Sunday, June 8, 2014

The Student Loan Fiasco

Government policy seems designed to impoverish young people.  One big nail in the coffin of the hopes of the 18-35 age group is the government's policy on student loans.  Loans should be left to the free market.  The government should have no role.  Unfortunately, the government sees things differently.

The result is that loans are automatically granted to teenagers who are contemplating attending college.  Colleges lobby hard to get the government to expand such loan programs and they have been successful.  As usual, government loan programs are expanded in a bi-partisan manner.  There are precious few defenders of free market economics, when it comes to student loan programs.

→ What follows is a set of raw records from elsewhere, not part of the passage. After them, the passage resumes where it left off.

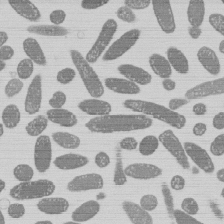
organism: E. coli
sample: Bacterial nucleoid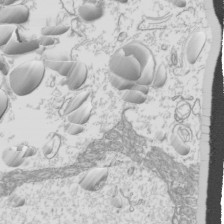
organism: Mouse
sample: Cilia; mouse epididymis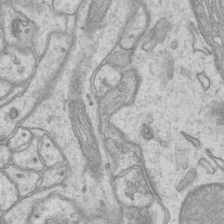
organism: Mouse
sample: CA1 Hippocampus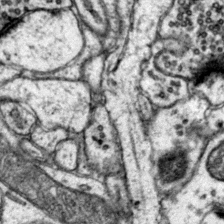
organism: Mouse
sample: Primary visual cortex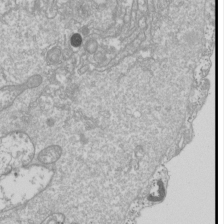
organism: Drosophila
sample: Cell division; meiosis; drosophila spermatocytes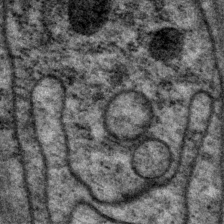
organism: P. pacificus
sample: Pharynx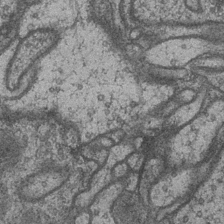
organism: Drosophila
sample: Optic medulla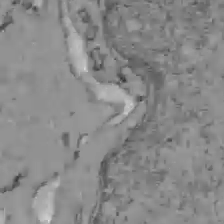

These same prospective students, desperate for job training, are forbidden by law from receiving that training on the job (think minimum wage laws), so they turn to community colleges and vocational training schools.  Enter the government. 

The government provides the loans, colleges then jack up tuition and embark on absurd expenditures having nothing to do with education.  Have you visited a college campus lately?  It is ridiculous where the money goes.  Since government makes money available through government loans to impoverished students, the colleges find a way to spend it and jack up tuition ever higher.

So, then what?  Students either drop out or graduate, but the loans remain, a blot on their future.  In today's NYTimes Natalie Kitroeff chronicles in detail what happens to some of these students in "Young and In Debt in NY City."  This is an American tragedy and millions of young Americans are caught in this government-created trap.

As usual, government policies like this mainly affect youngsters in the bottom half of the country's wealth and income profile.  This is part of an apparently determined government effort to eliminate opportunity for those who are born in modest circumstances.  That's why folks like Warren Buffett support this.  It doesn't affect him or anyone that he is ever likely to meet.